Utilities and scripts for working with NEON data. Currently: an R package with functions to join (stack) the month-by-site files in downloaded NEON data, to convert data to geoCSV format, and to download data from the API.
GNU Affero General Public License v3.0
57 stars 36 forks source link

zipsByURI not unzipping with new raw DNA sequence file format #93

Closed lstanish closed 4 years ago

lstanish commented 4 years ago

Function zipsByURI()

Describe the bug The function only looks for .tar.gz sequence files, however the newly formatted per sample files are in the .gz format, which is not compatible with the script as written.
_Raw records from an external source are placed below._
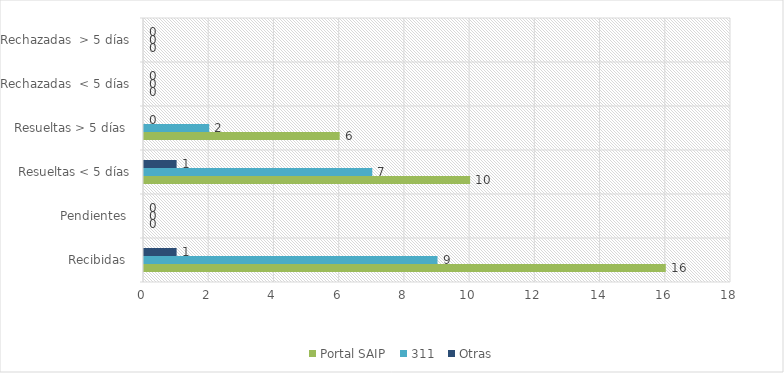
| Category | Portal SAIP | 311 | Otras |
|---|---|---|---|
| Recibidas  | 16 | 9 | 1 |
| Pendientes  | 0 | 0 | 0 |
| Resueltas < 5 días | 10 | 7 | 1 |
| Resueltas > 5 días  | 6 | 2 | 0 |
| Rechazadas  < 5 días | 0 | 0 | 0 |
| Rechazadas  > 5 días | 0 | 0 | 0 |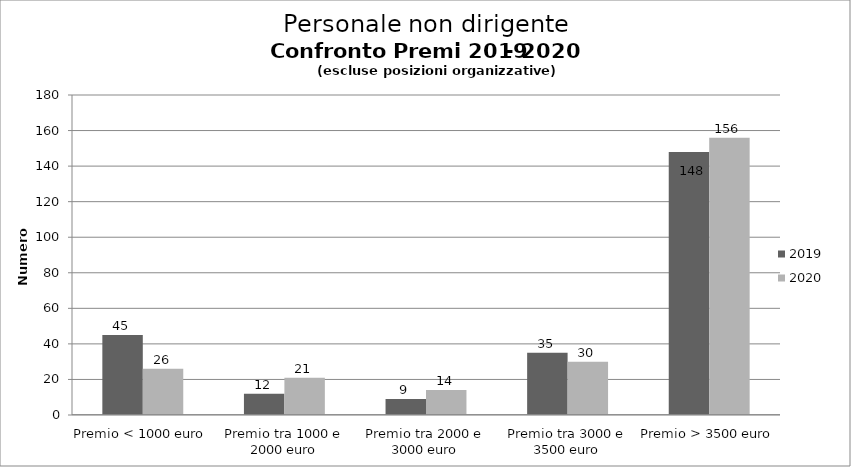
| Category | 2019 | 2020 |
|---|---|---|
| Premio < 1000 euro | 45 | 26 |
| Premio tra 1000 e 2000 euro | 12 | 21 |
| Premio tra 2000 e 3000 euro | 9 | 14 |
| Premio tra 3000 e 3500 euro | 35 | 30 |
| Premio > 3500 euro | 148 | 156 |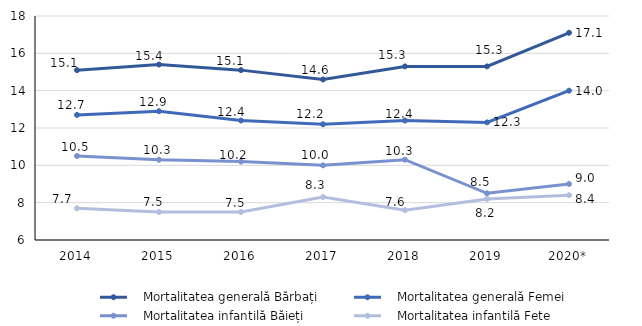
| Category | Series 0 | Series 1 | Series 2 | Series 3 |
|---|---|---|---|---|
| 2014 | 15.1 | 12.7 | 10.5 | 7.7 |
| 2015 | 15.4 | 12.9 | 10.3 | 7.5 |
| 2016 | 15.1 | 12.4 | 10.2 | 7.5 |
| 2017 | 14.6 | 12.2 | 10 | 8.3 |
| 2018 | 15.3 | 12.4 | 10.3 | 7.6 |
| 2019 | 15.3 | 12.3 | 8.5 | 8.2 |
| 2020* | 17.1 | 14 | 9 | 8.4 |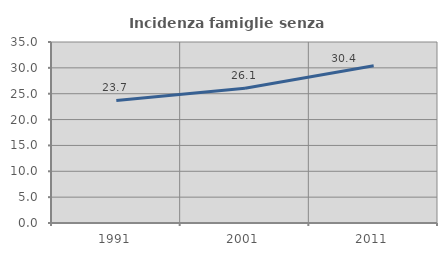
| Category | Incidenza famiglie senza nuclei |
|---|---|
| 1991.0 | 23.694 |
| 2001.0 | 26.076 |
| 2011.0 | 30.422 |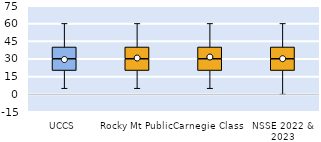
| Category | 25th | 50th | 75th |
|---|---|---|---|
| UCCS | 20 | 10 | 10 |
| Rocky Mt Public | 20 | 10 | 10 |
| Carnegie Class | 20 | 10 | 10 |
| NSSE 2022 & 2023 | 20 | 10 | 10 |

When I add a code chunk to the existing function, I can successfully download raw sequence files in either the .tar.gz or .gz compressed formats. After Line 123 (the .tar.gz code chunk), the following chunk can be added:

else if (unzip == TRUE && (grepl("\.fastq\.gz", i)) ) { R.utils::gunzip(paste(savepath, gsub("^.\/", "", i), sep = "/"), remove=FALSE) if (!saveZippedFiles) { unlink(paste(savepath, gsub("^.\/", "", i), sep = "/"), recursive = FALSE) } }

To Reproduce run this code to download some mmg metadata: test <- loadByProduct(dpID="DP1.10108.001", site="CPER", package = 'expanded', check.size = F, startdate ="2014-01, enddate = "2014-02) download rawDataFiles and variables file into a folder, called "testRun/" for the zipsByURI function. Then run: zipsByURI("path/testRun/")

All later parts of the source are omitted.